Reversed and remanded.
NOTES
[1] "The disclosures of the patents and their contribution to the art are briefly and accurately stated in a stipulation as follows:
"1. The patent to Scott & Wellensiek, No. 1,647,753, discloses the formation of widely spaced circumferential rows of long and chisel-shaped teeth on cutters and then mounting the cutters on a bit head so that when the cutters rotate the teeth deliver a downward chisel-like stroke on the formation being drilled. The rows of teeth are spaced widely apart so as to obtain wide clearance and allow for the displacement of the material, being drilled into the spaces between the teeth, by the flushing fluid. These teeth not only result in the better cutting of the material but they assure the turning of the cutter as the bit head rotates upon the bottom and enables the driller to cut soft formations as well as hard. The driller can thus drill a varied formation without pulling the bit from the hole when soft formation is encountered, as was previously necessary. By the use of drills embodying the inventions of the Scott & Wellensiek No. 1,647,753 the time consumed in drilling of a well was cut down to about one-fourth and the number of sets of drills employed in drilling a well was also cut down to about one-fourth of the previous number. The invention is meritorious and contributed a marked advance to the drilling art.
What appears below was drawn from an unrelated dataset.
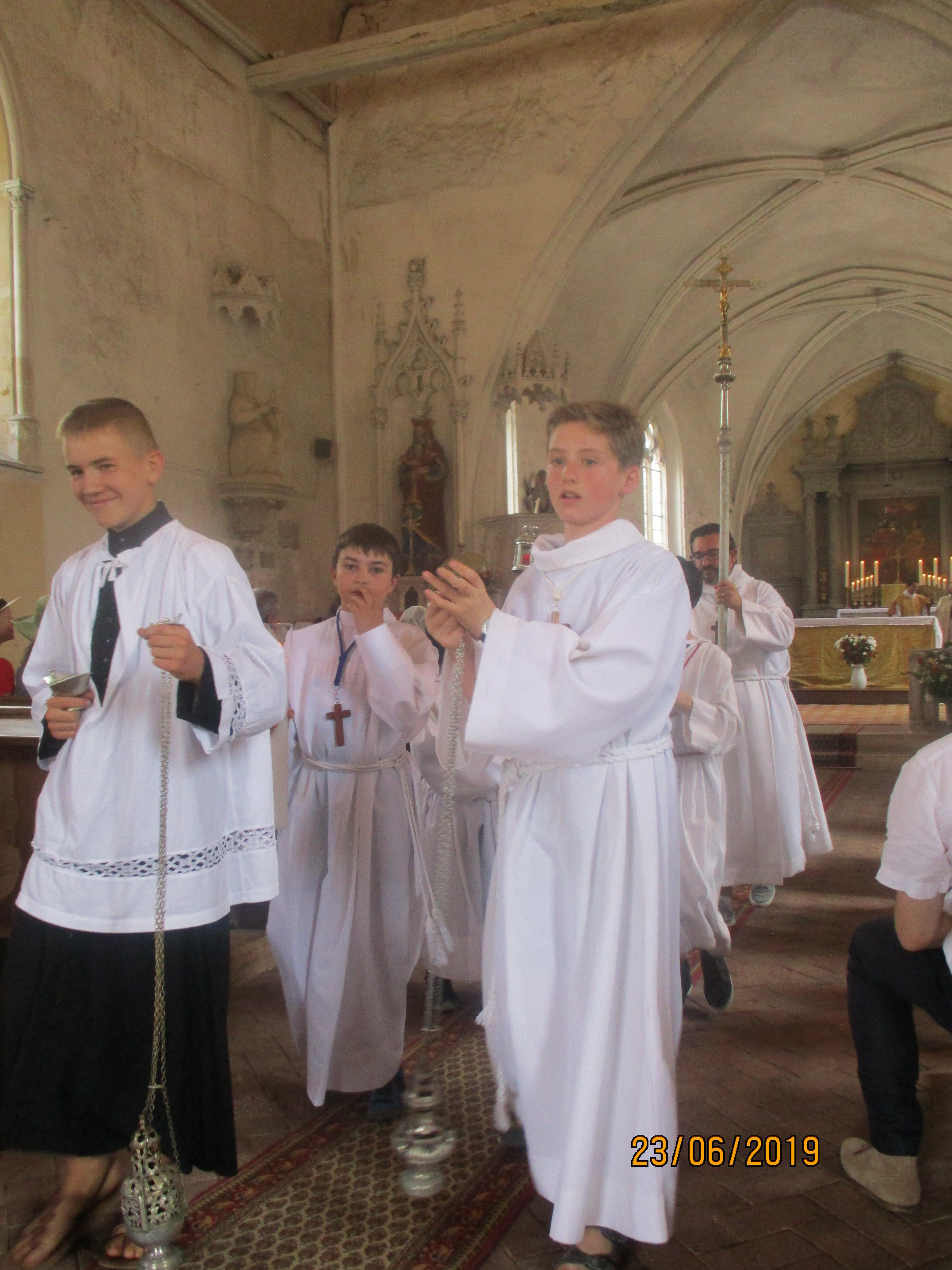 Fête-Dieu à Véron (archidiocèse de Sens-Auxerre), le 23 juin 2019. Thuriféraires.

"2. The Fletcher No. 1,856,627 discloses the placing of the teeth longitudinally of the cutter in staggered relation, so that they do not line up longitudinally of the cutters. By staggering the teeth longitudinally of the cutter, there are fewer teeth in contact with the bottom of the hole at any one time than where the teeth were arranged in rows longitudinally of the cutter and thus better penetration of the formation is obtained due to the fact that a fewer number of the teeth have to support the full weight of the bit and drill stem. This also prevents the tracking of the teeth upon the bottom of the hole, preventing the formation of depressions upon the well bottom. Further, the teeth are formed of uniform size from base to apex of the cutter, thus obtaining better cutting effect especially toward the apex of the cone where they were previously made smaller and shorter. The uniformity of size of teeth made possible by the Fletcher invention, results in more even wear of all teeth from the base to the apex of the cutter and thus prolongs the life of the bit. The Fletcher patent was a material improvement to the drilling art."
[2] Each one of the bits was marked "property of Hughes Tool Company," each delivery ticket bears a legend that when the original cutter teeth or bearing have served their useful life the user will surrender the bits to Hughes Tool Company upon request, and it is undisputed that plaintiff has a pickup service which is constantly engaged in reclaiming and gathering up these used bits, having recovered 95% of bits leased in 1940 in spite of their wide distribution in many oil fields.